Ironisnya, di saat penegak Perda gencar melakukan penertiban terhadap kaum lemah, keberadaan kawanan penagih utang jalanan atau Debt Collector yang akrab disebut “Mata Elang” justru terkesan dibiarkan bebas berkeliaran dan nongkrong di fasilitas publik.

PKL Digusur Saat Ekonomi Sulit

Bagi para PKL, berjualan di atas trotoar adalah pilihan terakhir demi menyambung hidup dan mencari sepiring nasi. Banyak dari mereka yang memulai usaha dengan modal nekat, bahkan mengandalkan pinjaman dari “Bank Thithil” (koperasi simpan pinjam informal) yang harus dicicil setiap hari atau minggu.

BACA JUGA: Target Sapu Bersih, FKS3M Tuntaskan Sisa Masalah KSM Surabaya 

“Mencari sepiring nasi saja kok sampai tega diobrak-abrik. Di saat perekonomian kurang mendukung kaum lemah, pemerintah seharusnya mendukung kemandirian warga yang mau berusaha, bukan malah selalu ditertibkan,” ujar seorang warga yang prihatin melihat kondisi tersebut.

“Mata Elang” Bebas Nongkrong di Pusat Kota

Kondisi ini berbanding terbalik dengan pemandangan di beberapa titik strategis Kota Sidoarjo. Kawanan Mata Elang justru bebas menjadikan area publik sebagai tempat berkumpul. Beberapa pangkalan mereka yang paling terlihat berada di sepanjang jalan depan Kantor Depnaker (tepat di depan RS Delta Surya Sidoarjo) serta di sisi Kantor Dinas Pendidikan.

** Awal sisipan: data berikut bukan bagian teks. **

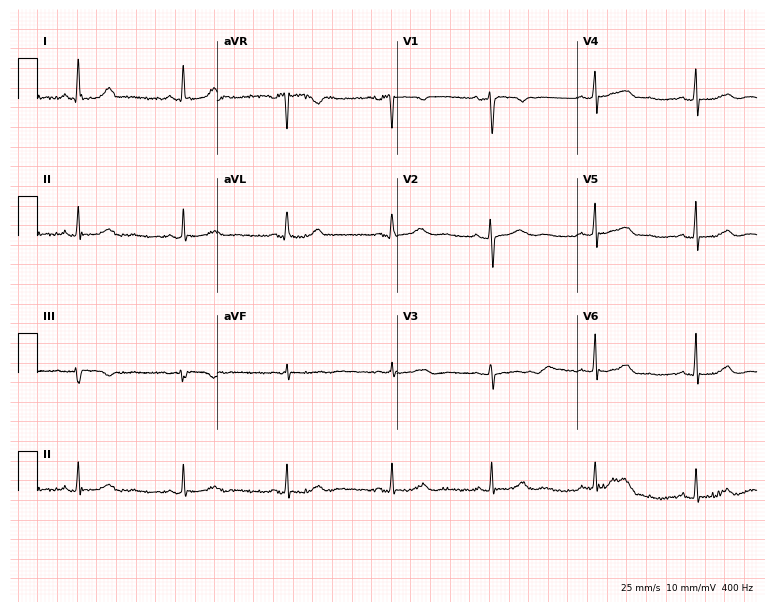
12-lead ECG from a 46-year-old female (7.3-second recording at 400 Hz). No first-degree AV block, right bundle branch block (RBBB), left bundle branch block (LBBB), sinus bradycardia, atrial fibrillation (AF) or sinus tachycardia recorded for this tracing. Other findings, if any, are not listed.
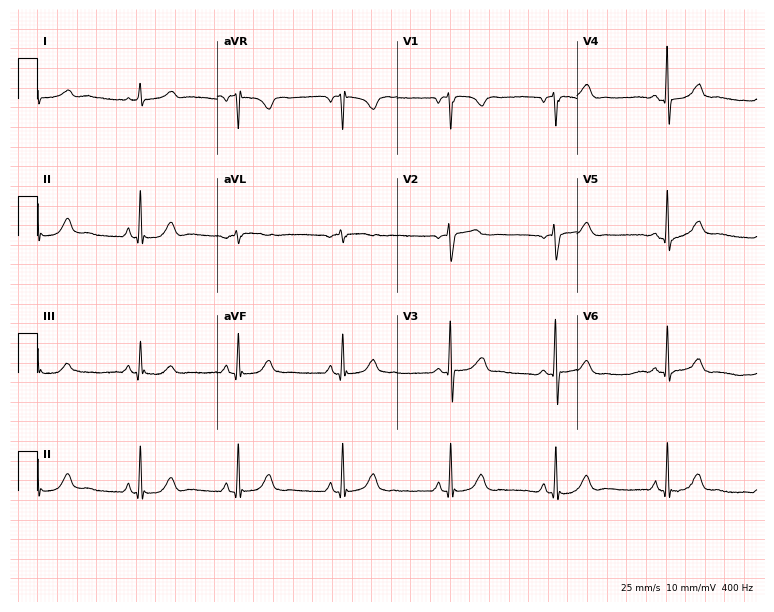
12-lead ECG (7.3-second recording at 400 Hz) from a woman, 52 years old. Screened for six findings — first-degree AV block, right bundle branch block, left bundle branch block, sinus bradycardia, atrial fibrillation, sinus tachycardia — none is recorded.

Keberadaan mereka dinilai jauh lebih membahayakan dan meresahkan masyarakat. Pasalnya, sistem kerja para penagih utang ini kerap menggunakan metode intimidasi di jalan raya.

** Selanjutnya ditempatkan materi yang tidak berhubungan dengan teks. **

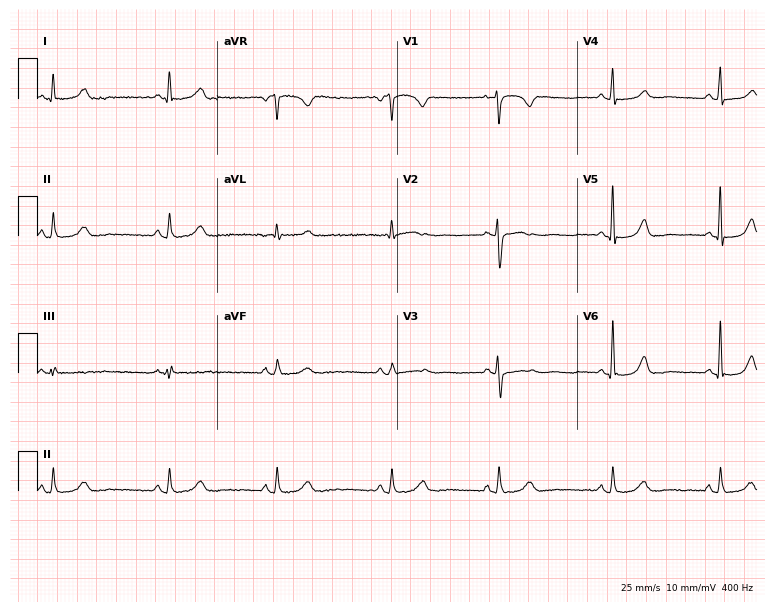
12-lead ECG from a 59-year-old woman. Recorded interpretation: within normal limits.
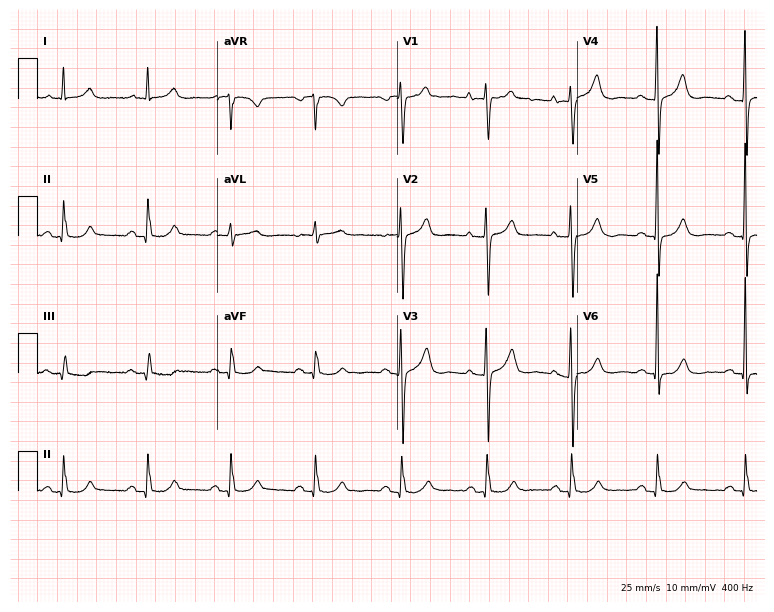
Resting 12-lead electrocardiogram (7.3-second recording at 400 Hz). Patient: a 78-year-old woman. Read as a normal ECG.

Kerap Mengadang di Jalan dan Picu Keributan

Praktik pengadangan pengendara yang menunggak cicilan di jalan raya sudah sering terjadi dan memicu ketakutan. Salah satu tokoh masyarakat, Sutikno, mengungkapkan bahwa pegawainya pernah menjadi korban penghadangan langsung di jalan oleh oknum Mata Elang.

Menurut Sutikno, oknum yang diduga anggota dari kelompok tertentu tersebut seharusnya melakukan penagihan dengan cara yang legal dan sopan.

“Kalau memang ada tunggakan cicilan, seharusnya ditagih secara baik-baik di rumah penunggak. Jangan mengejar dan menghentikan orang di tengah jalan. Ini sangat rawan dan sering kali mengakibatkan keributan serta mengganggu ketertiban umum,” tegas Sutikno.

BACA JUGA: Cegah Banjir, Warga Medokan Semampir Harapkan Pengerukan Sungai

Tuntutan Keadilan Bagi Penegak Perda

Ketimpangan perlakuan ini membuat warga Sidoarjo mendesak pihak berwenang untuk tidak tebang pilih dalam menegakkan aturan. Jika PKL ditindak demi ketertiban, maka aksi premanisme jalanan berkedok penagihan utang juga harus dibersihkan.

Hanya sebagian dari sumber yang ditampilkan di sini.